I have the following result :

  • 3 .csv files are created : results_DAX.csv (here, everything is ok, I have the values I want.) ; results_DOW.csv and results_NASDAQ.csv (here, the problem is that the .csv files don't have the wanted values.. I don't understand why ?)

  • As you can see in the code, 4 files should be created and not only 3.

So my questions are :

  • How to get 4 csv files ?

  • How to get values in the results_DOW.csv and in the results_NASDAQ.csv files ? (and maybe also in the results_CAC.csv file)

Thank you for your answers ! :)


Solution

  • Try this to get those other sites.
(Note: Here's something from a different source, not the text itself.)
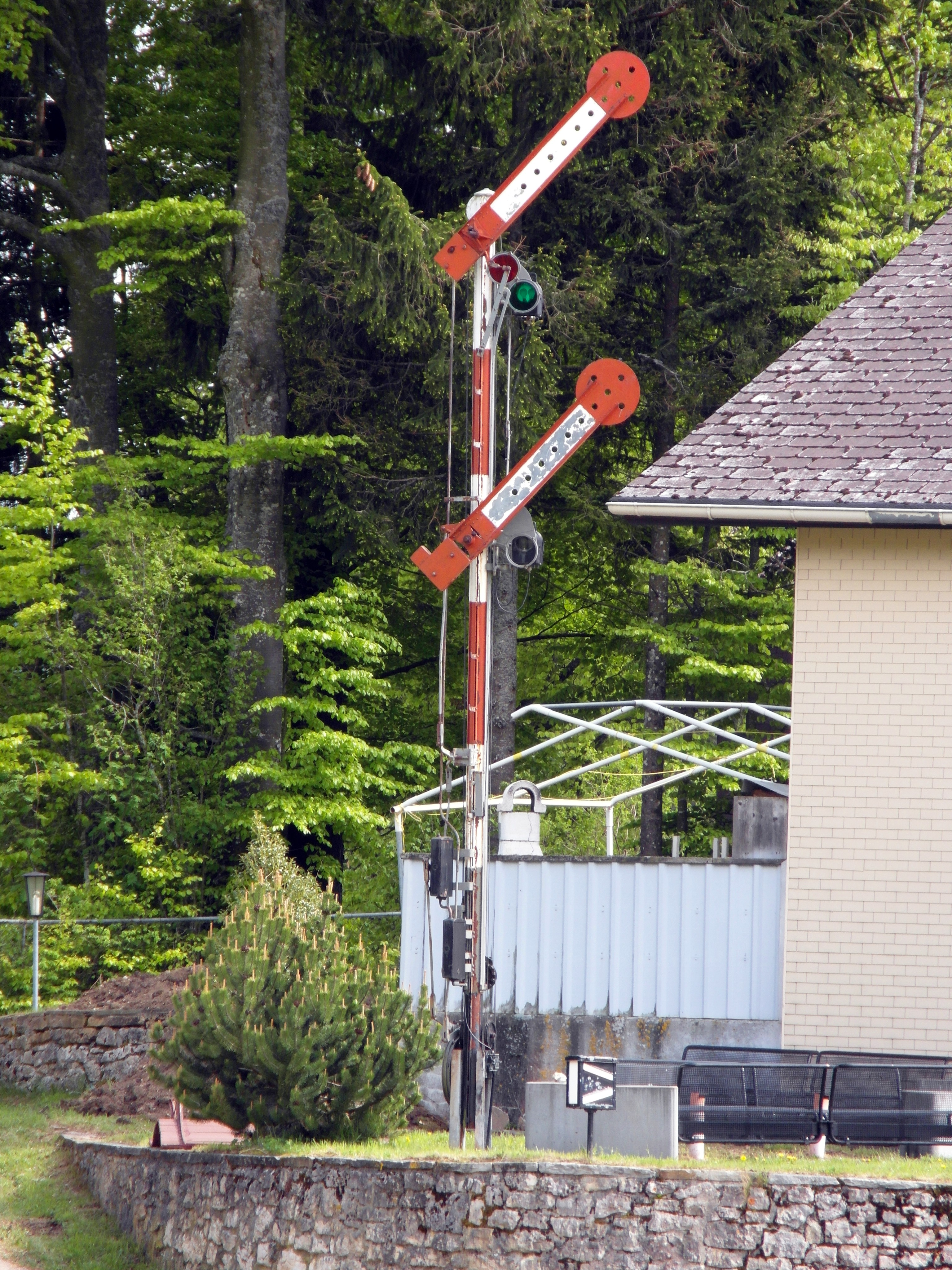 Der Bewohner hat seinen Garten hier, wirklich fern jeder Eisenbahn, mit sicherungstechnischen Utensilien verziert. Das Formsignal ist eine typische Schweizer Ausführung.

The last site is a little trickier, so you'd need to try out Selenium:

    import pandas as pd
    import requests
    from bs4 import BeautifulSoup
    from datetime import date, timedelta
    
    url_DAX = 'https://www.eurexchange.com/exchange-en/market-data/statistics/market-statistics-online/100!onlineStats?viewType=4&productGroupId=13394&productId=34642&cp=&month=&year=&busDate=20191114'
    df = pd.read_html(url_DAX)[0]
    df.to_csv('results_DAX.csv')
    print(df)
    
    
    
    dt = date.today() - timedelta(days=2)
    dateParam =  dt.strftime('%m/%d/%Y')
    
    
    url_DOW = 'https://www.cmegroup.com/CmeWS/mvc/Settlements/Futures/Settlements/318/FUT'
    payload = {
    'tradeDate': dateParam,
    'strategy': 'DEFAULT',
    'pageSize': '500',
    '_': '1573920502874'}
    response = requests.get(url_DOW, params=payload).json()
    df = pd.DataFrame(response['settlements'])
    df.to_csv('results_DOW.csv')
    print(df)
    
    
    url_NASDAQ = 'https://www.cmegroup.com/CmeWS/mvc/Settlements/Futures/Settlements/146/FUT'
    payload = {
    'tradeDate': dateParam,
    'strategy': 'DEFAULT',
    'pageSize': '500',
    '_': '1573920650587'}
    response = requests.get(url_NASDAQ, params=payload).json()
    df = pd.DataFrame(response['settlements'])
    df.to_csv('results_NASDAQ.csv')
    print(df)